And some splendour of that light shone
on the face of Mary as she sat still against the sweet gloom of the night, her
dark hair making her face more radiant. She was silent for a little while, and
then she spoke—
'Oh, my dear, why have you waited so
long to tell me these wonderful things? I think it is beautiful. Please go on.'
'I have always been afraid it was all
nonsense,' said Darnell. 'And I don't know how to explain what I feel. I didn't
think I could say so much as I have to-night.'
'And did you find it the same day
after day?'
'All through the tour? Yes, I think
every journey was a success. Of course, I didn't go so far afield every day; I
was too tired. Often I rested all day long, and went out in the evening, after
the lamps were lit, and then only for a mile or two. I would roam about old,
dim squares, and hear the wind from the hills whispering in the trees; and when
I knew I was within call of some great glittering street, I was sunk in the
silence of ways where I was almost the only passenger, and the lamps were so
few and faint that they seemed to give out shadows instead of light. And I
would walk slowly, to and fro, perhaps for an hour at a time, in such dark
streets, and all the time I felt what I told you about its being my secret—that
the shadow, and the dim lights, and the cool of the evening, and trees that
were like dark low clouds were all mine, and mine alone, that I was living in a
world that nobody else knew of, into which no one could enter.

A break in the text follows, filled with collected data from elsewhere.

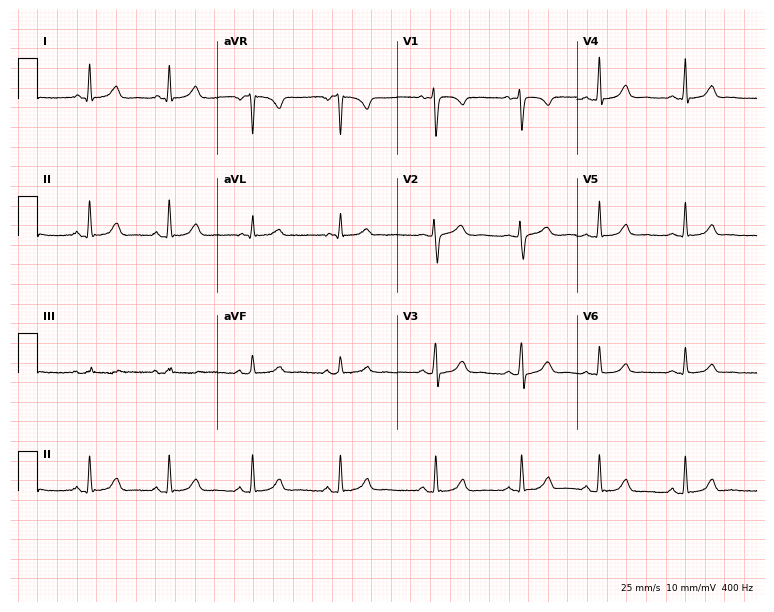
12-lead ECG from a 22-year-old female patient. Labelled as a normal ECG.
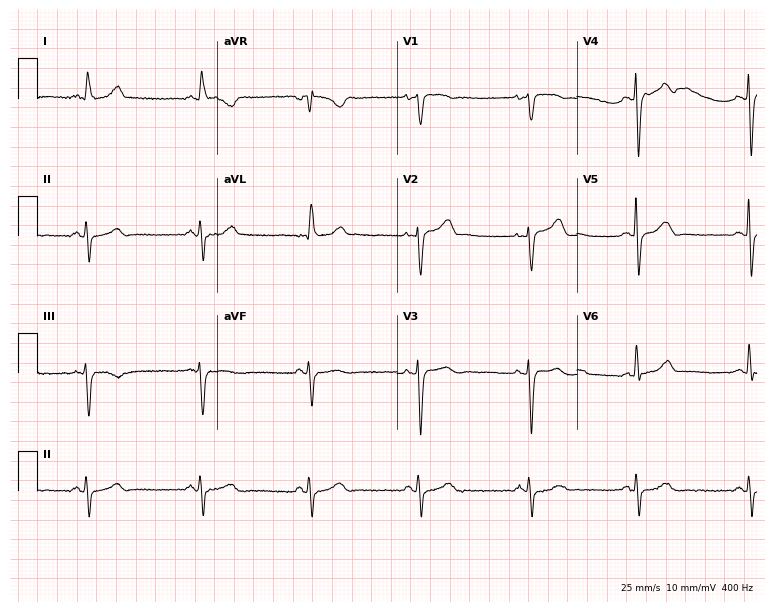
Resting 12-lead electrocardiogram (7.3-second recording at 400 Hz). Patient: a woman, 78 years old. None of these six findings is recorded: first-degree AV block, right bundle branch block (RBBB), left bundle branch block (LBBB), sinus bradycardia, atrial fibrillation (AF), sinus tachycardia. Findings outside these six are not listed.
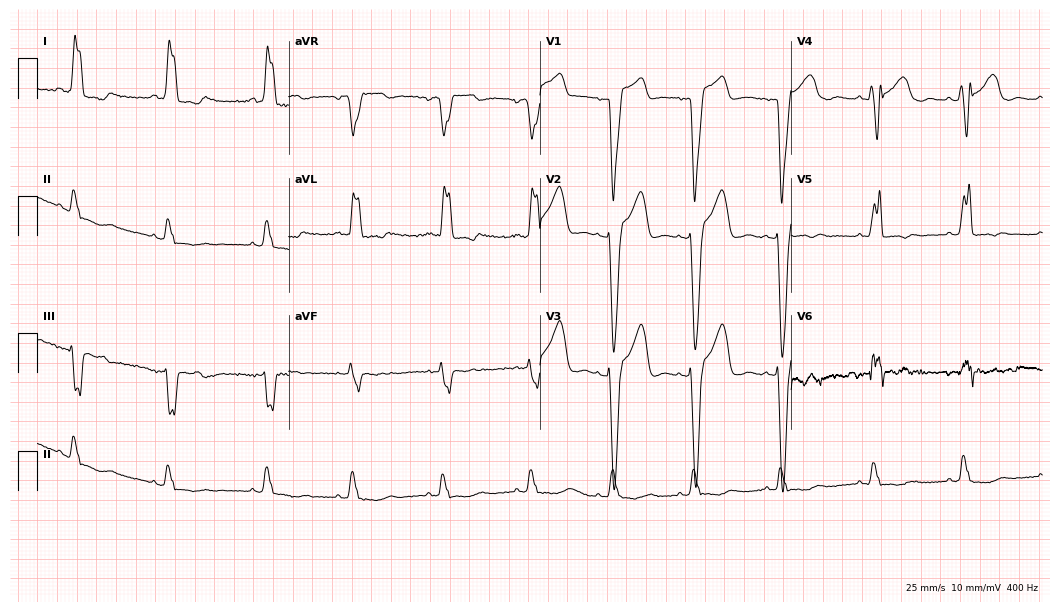
12-lead ECG from a 54-year-old female. Shows left bundle branch block.
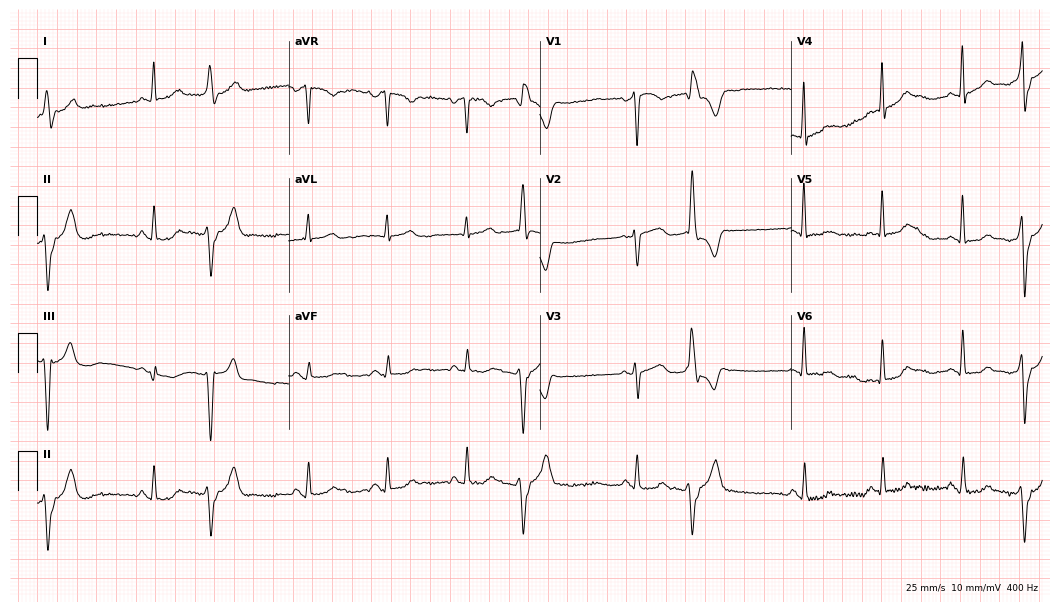
12-lead ECG from a 47-year-old woman (10.2-second recording at 400 Hz). No first-degree AV block, right bundle branch block, left bundle branch block, sinus bradycardia, atrial fibrillation or sinus tachycardia recorded for this tracing.
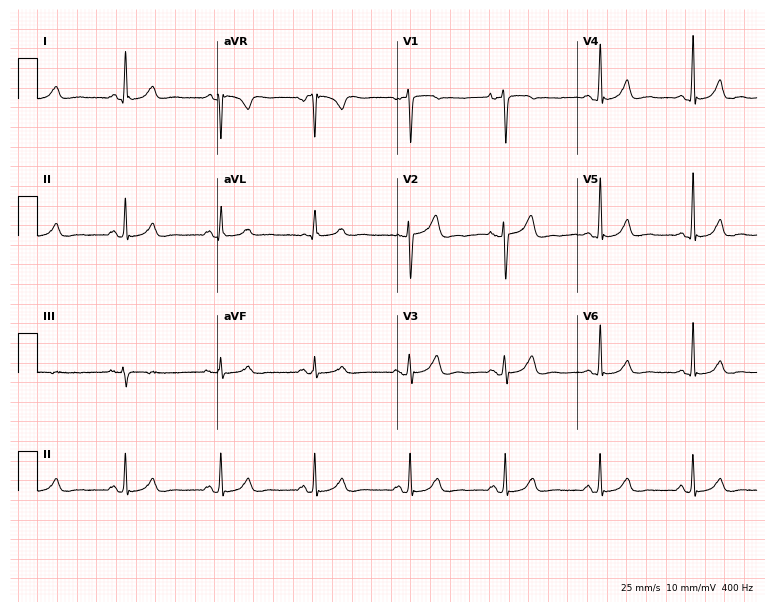
12-lead ECG from a female patient, 36 years old. Labelled as a normal ECG.
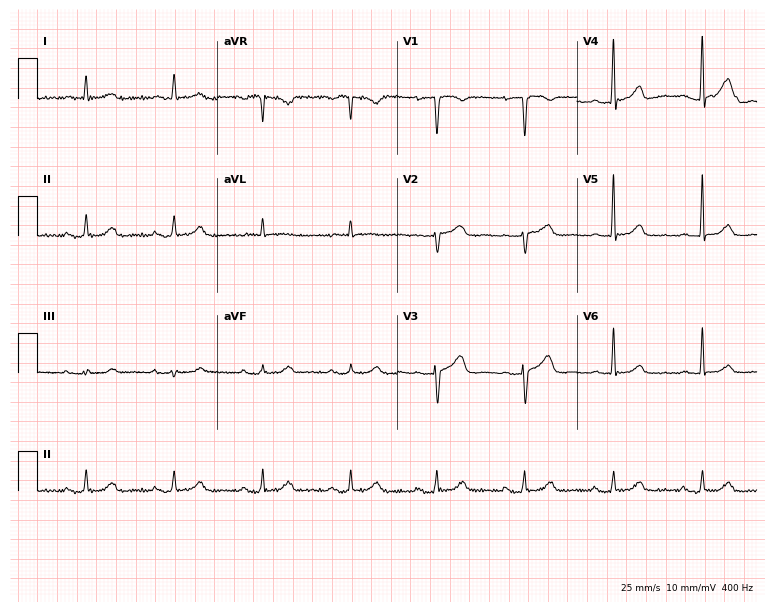
ECG — a female patient, 63 years old. Screened for six findings — first-degree AV block, right bundle branch block, left bundle branch block, sinus bradycardia, atrial fibrillation, sinus tachycardia — none is recorded.
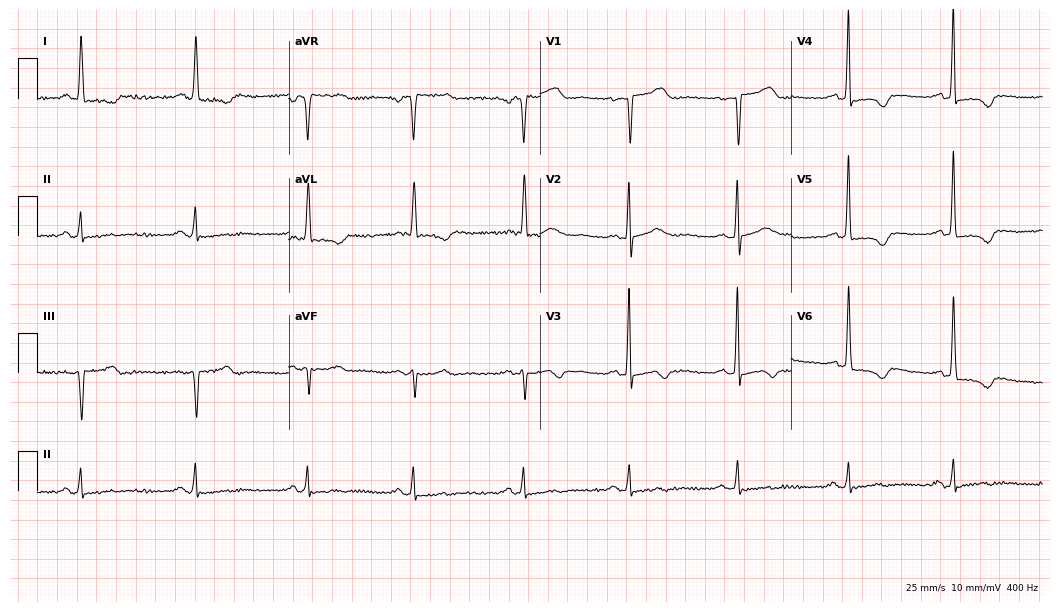
ECG — a 62-year-old female patient. Screened for six findings — first-degree AV block, right bundle branch block (RBBB), left bundle branch block (LBBB), sinus bradycardia, atrial fibrillation (AF), sinus tachycardia — none is recorded.
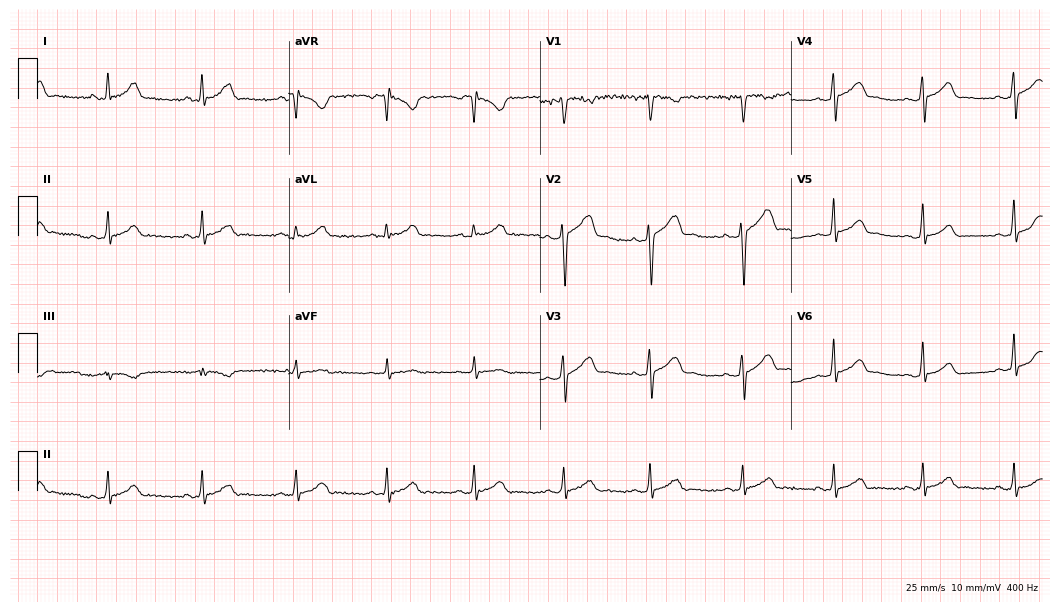
12-lead ECG from a man, 26 years old (10.2-second recording at 400 Hz). Recorded interpretation: within normal limits.

'I remembered one night I had gone
farther. It was somewhere in the far west, where there are orchards and
gardens, and great broad lawns that slope down to trees by the river. A great
red moon rose that night through mists of sunset, and thin, filmy clouds, and I
wandered by a road that passed through the orchards, till I came to a little
hill, with the moon showing above it glowing like a great rose. Then I saw
figures pass between me and the moon, one by one, in a long line, each bent double,
with great packs upon their shoulders. One of them was singing, and then in the
middle of the song I heard a horrible shrill laugh, in the thin cracked voice
of a very old woman, and they disappeared into the shadow of the trees. I
suppose they were people going to work, or coming from work in the gardens; but
how like it was to a nightmare!
'I can't tell you about Hampton; I
should never finish talking. I was there one evening, not long before they
closed the gates, and there were very few people about. But the grey-red,
silent, echoing courts, and the flowers falling into dreamland as the night
came on, and the dark yews and shadowy-looking statues, and the far, still
stretches of water beneath the avenues; and all melting into a blue mist, all
being hidden from one's eyes, slowly, surely, as if veils were dropped, one by
one, on a great ceremony! Oh! my dear, what could it mean? Far away, across the
river, I heard a soft bell ring three times, and three times, and again three
times, and I turned away, and my eyes were full of tears.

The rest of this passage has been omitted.